Le Conseil d'Etat désavoue une décision du Codeco: les salles de théâtre peuvent rouvrir dès à présent

Un recours avait été introduit devant le Conseil d'Etat. Ce dernier a tranché.

La Rédaction (avec Belga)

Après les décisions prises par le Codeco et la fermeture du secteur culturel, de nombreuses voix s'étaient élevées. Un recours devant la Conseil d'Etat avait ainsi été introduit par le producteur Mathieu Pinte, qui demandait la suspension de l’arrêté royal ordonnant la fermeture des salles de théâtre (entre autres).

En effet, ce dernier, membre de Sgaranelle Production, avait prévu de jouer la revue "Demain, c'était Mieux. Non peut-être" ces 28, 29 et 30 décembre au centre culturel d'Auderghem. Le requérant contestait l'obligation de fermeture imposée au secteur culturel lors du Codeco du 22 décembre, arguant que la mesure ne figurait pas dans les recommandations rendues la veille par le groupe d'experts GEMS. Pour lui, il s'agissait dès lors d'un excès de pouvoir et d'une mesure non-proportionnelle, ainsi qu'une atteinte au droit au travail ainsi qu'à l'accès à la culture. Une mesure d'autant plus dure à avaler qu'elle n'était pas dépourvue non plus de conséquences financières, la majorité des représentations prévues se jouant à guichets fermés.

Lors d'une audience tenue ce mardi, le Conseil d'Etat lui a donné raison. Les salles de théâtre peuvent donc rouvrir dès à présent.

Maintien des autres actions en justice

À la suite de la suspension des fermetures des lieux culturels obtenue mardi devant le Conseil d'État, les deux autres actions judiciaires des acteurs culturels sont maintenues.

Un recours en suspension en extrême urgence devant le Conseil d'État a en effet été introduit lundi vers 20h00 par une dizaine d'associations dont la Ligue des Droits Humains (LDH) et la FEAS, la Fédération des Employeurs des Arts de la Scène. L'affaire sera plaidée vendredi matin. "Notre action est plus large, concerne aussi bien les cinémas et salles de concert et attaque plusieurs dispositions de l'arrêté royal", motive Olivia Venet, présidente de la LDH. "On veut lever toute ambiguïté. (...) S'il y a suspension et que le gouvernement reprend des décisions similaires, ce serait à mon sens une violation de l'État de droit et je serais alors inquiète de l'état de la démocratie et de la séparation des pouvoirs en Belgique."

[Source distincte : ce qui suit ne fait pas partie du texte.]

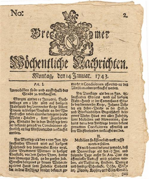 Die Bremer Nachrichten ist dem Titel nach die drittälteste noch erscheinende Zeitung in Deutschland.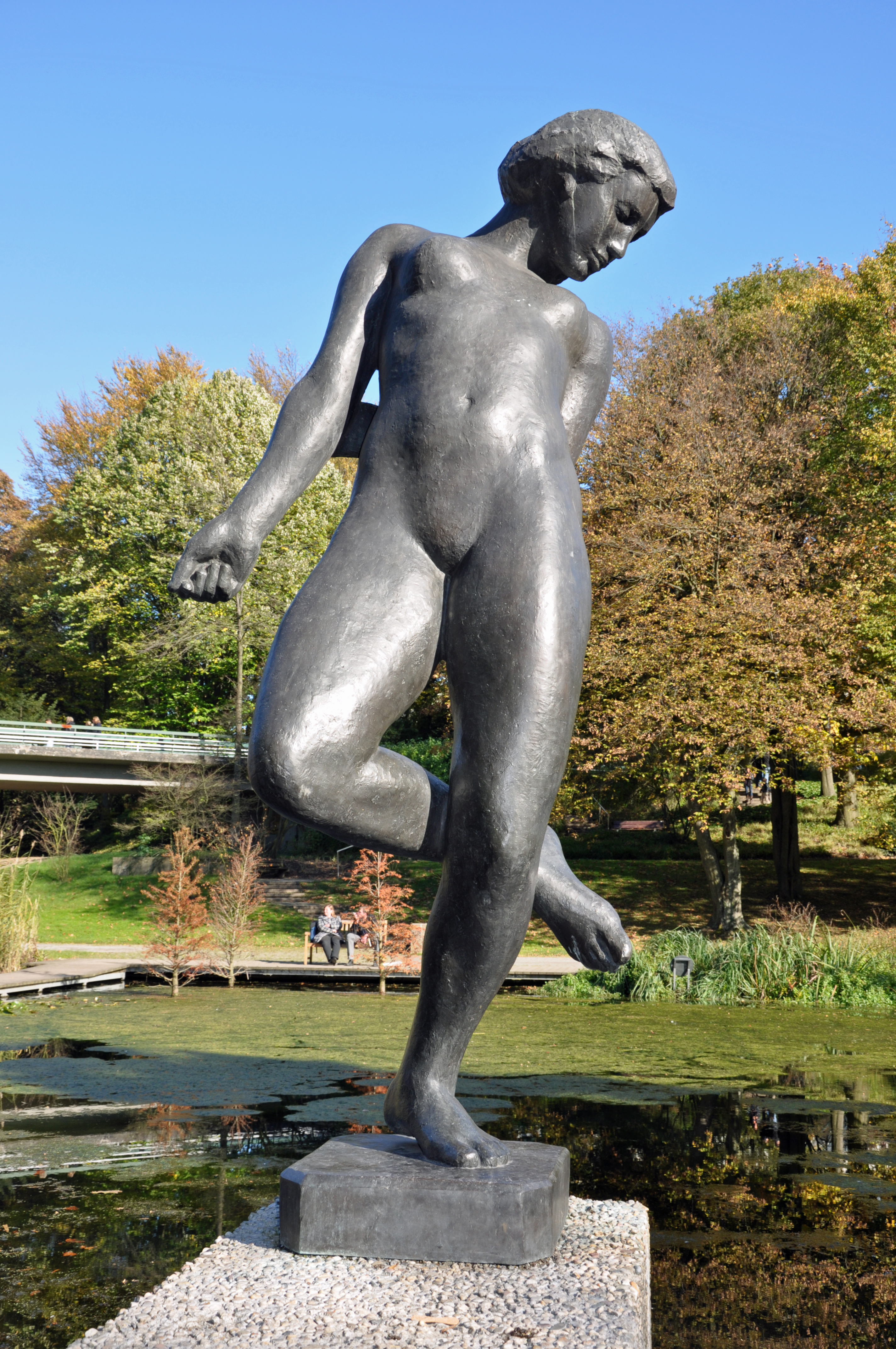 Skulptur in der Gruga, Essen. von Georg Kolbe, 1914.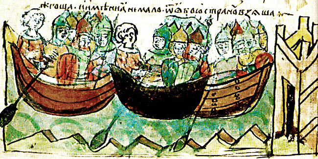 Radzivill chronicle. Knyaz Igor campaign in 941. Поход князя Игоря на Царьград в 941. Стр. 21 об.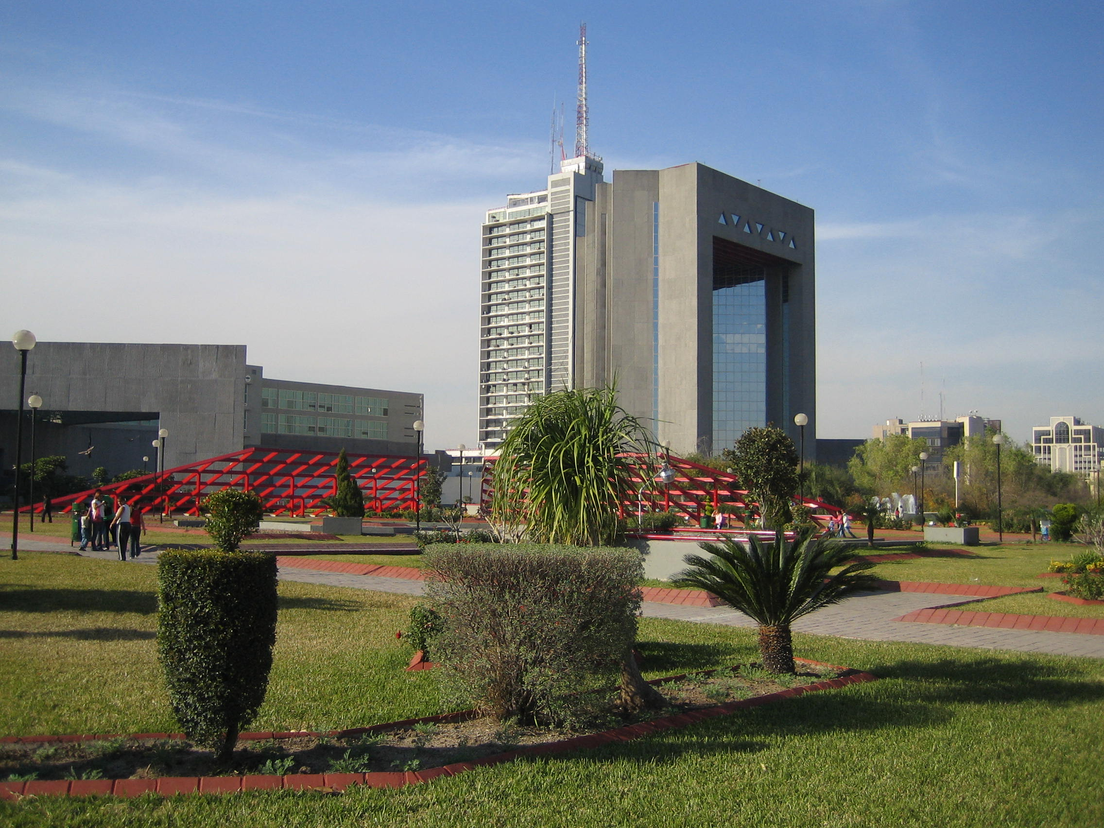 Monterrey: Macroplaza, Edificio Latino, Tribunal de Justicia de Nuevo León.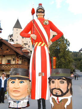 Sansom Mautendorf

Il y a encore une citation en référé devant le tribunal de première instance de Bruxelles. L'audience d'introduction aura lieu lundi. Les requérants sont ici la Société des auteurs et compositeurs dramatiques (SACD), l'union des artistes Pro Spere, l'Union des producteurs de films francophones ainsi que les sociétés de production de films Daylight, Anga Productions, Stenola Productions, Scope Pictures et Purple Whale Films.

"La question reste de savoir si un cinéma est bien considéré ici comme un lieu culturel", commente Me Jacques Englebert. "On pense que oui, mais cela prête à controverse et donc mes clients poursuivent pour l'instant leur procédure. Si une discrimination a été établie par le Conseil d'État pour les théâtres, elle existe également pour les cinémas et il serait encore plus discriminatoire pour les cinémas de continuer à les interdire si les théâtres sont autorisés." Dans l'éventualité où les associations autour de la LDH obtiennent du Conseil d'État une suspension large de l'article, "on constatera que l'action n'a plus d'objet puisque qu'on demande la non-application d'un arrêté entretemps suspendu, mais on n'y est pas encore."

Les acteurs culturels avaient décidé d'aller devant le tribunal de première instance de Bruxelles, car les recours en suspension visant les arrêtés royaux sur les restrictions sanitaires étaient majoritairement rejetés par le Conseil d'État. "Je crois que c'est le deuxième arrêt en presque deux ans où le Conseil d'État accepte la demande et cela montre bien à quel point la mesure est illégale et discriminatoire", estime encore Me Englebert. "Le ministre de la Santé publique Frank Vandenbroucke a dit ce matin (lors de sa rencontre avec des représentants du secteur culturel, NDLR.) qu'il ne changerait rien, mais on verra bien ce que le gouvernement va dire à la suite de cet arrêt du Conseil d'État".